In 1787 Florentin moved to Nancy where he obtained letters-patent of bourgeoisie from consular judges of Lorraine and Barrois.
Later he was named héraut d'armes (herald), an honorary title that conferred nobility which would be inherited by his descendants.

The Wendels lost their forge and foundry at Hayange during the French Revolution.
In 1789 the Seillières obtained the lease of the royal forge of Ruelle, which had been managed by Ignace de Wendel (1741–1795).
Florentin Seillière helped the Wendels buy back their Hayange forge in 1804.
In 1808 he was chosen by the emperor Napoleon as head of the board of saltworks of the east.
Seillière supported Jean François Marin in his purchase of a large foundry in Moyeuvre.
In 1811 François de Wendel signed two bonds of 120,000 and 180,000 from Seillière in order to buy the Moyeuvre foundry from Marin.

Florentin's son Nicolas created a branch of the bank in Paris in 1798, and specialized in recovering public debts held by companies supplying the army.
Florentin's other son François-Alexandre joined his brother in Paris in 1805, and in 1808 founded a bank at the Rue Le Peletier in the 9th arrondissement.
François-Alexandre was an entrepreneur more than a banker, and became very involved in the textile industry.
Florentin's granddaughter became countess of Sommariva.

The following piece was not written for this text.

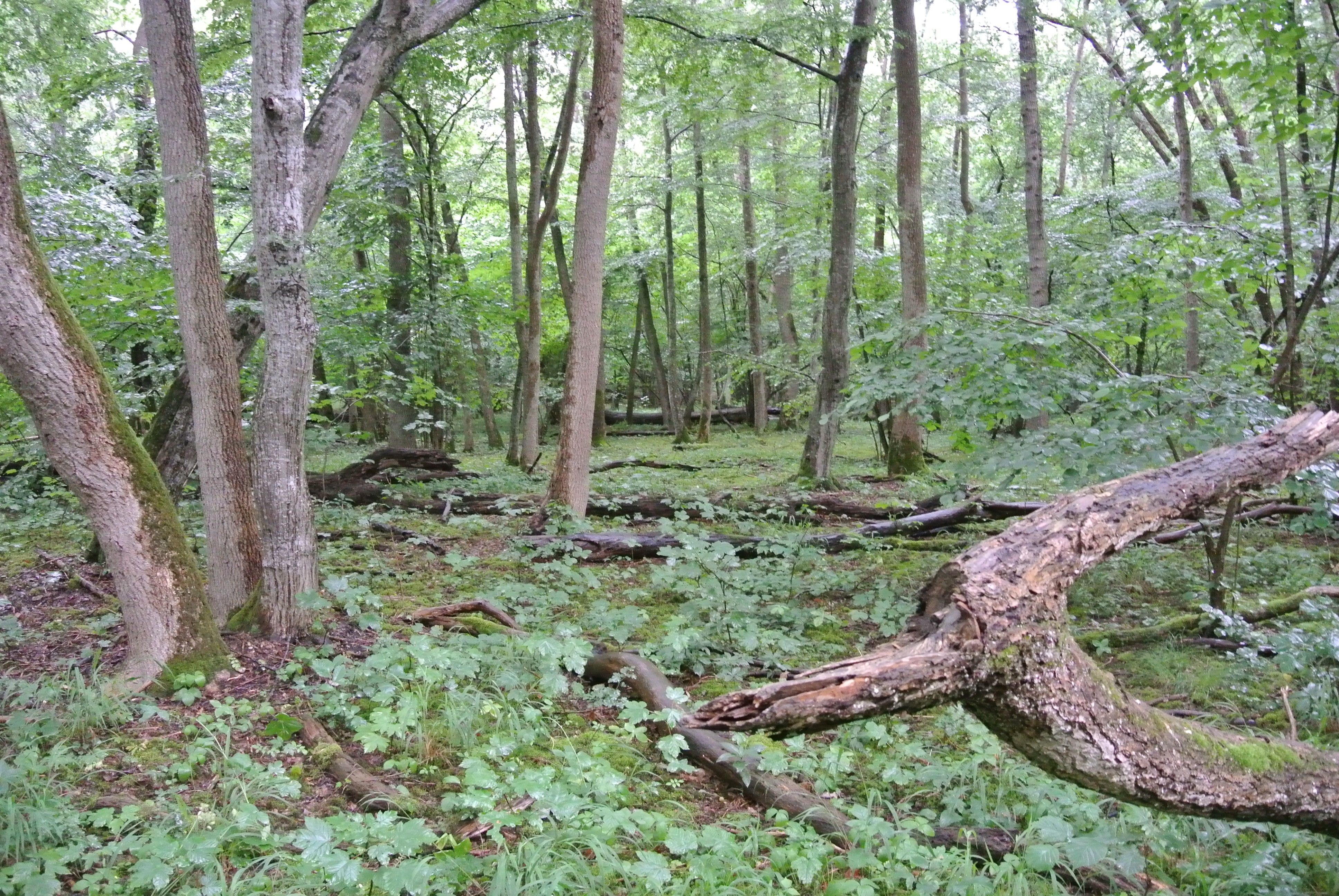 Naturschutzgebiet Echinger Lohe, NSG-00044.01, urwaldähnlicher naturnaher Laubmischwald, ein Relikt der früheren Bewaldung der Münchner Schotterebene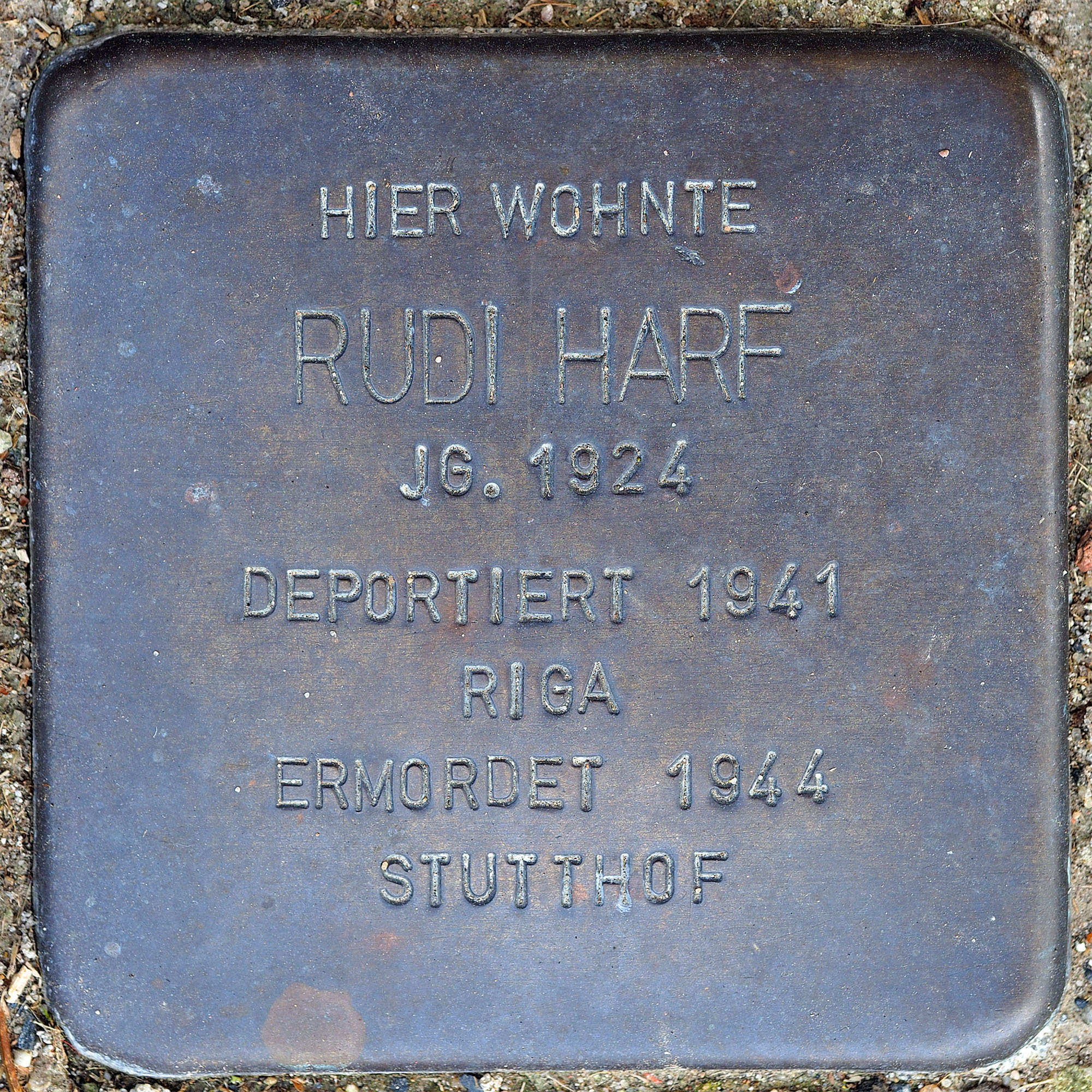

Florentin Seillière was a member of the electoral council of the Meuse and a knight of the Legion of Honour.
He was created a baron of the Empire in January 1814 on promise of institution of majorat.
He was confirmed as baron by letters patent of King Louis XVIII in 1815.
His title was made hereditary in the form of majorat in 1817.
He died on 4 February 1825 at the age of 80.
He left a fortune of 5.5 million francs.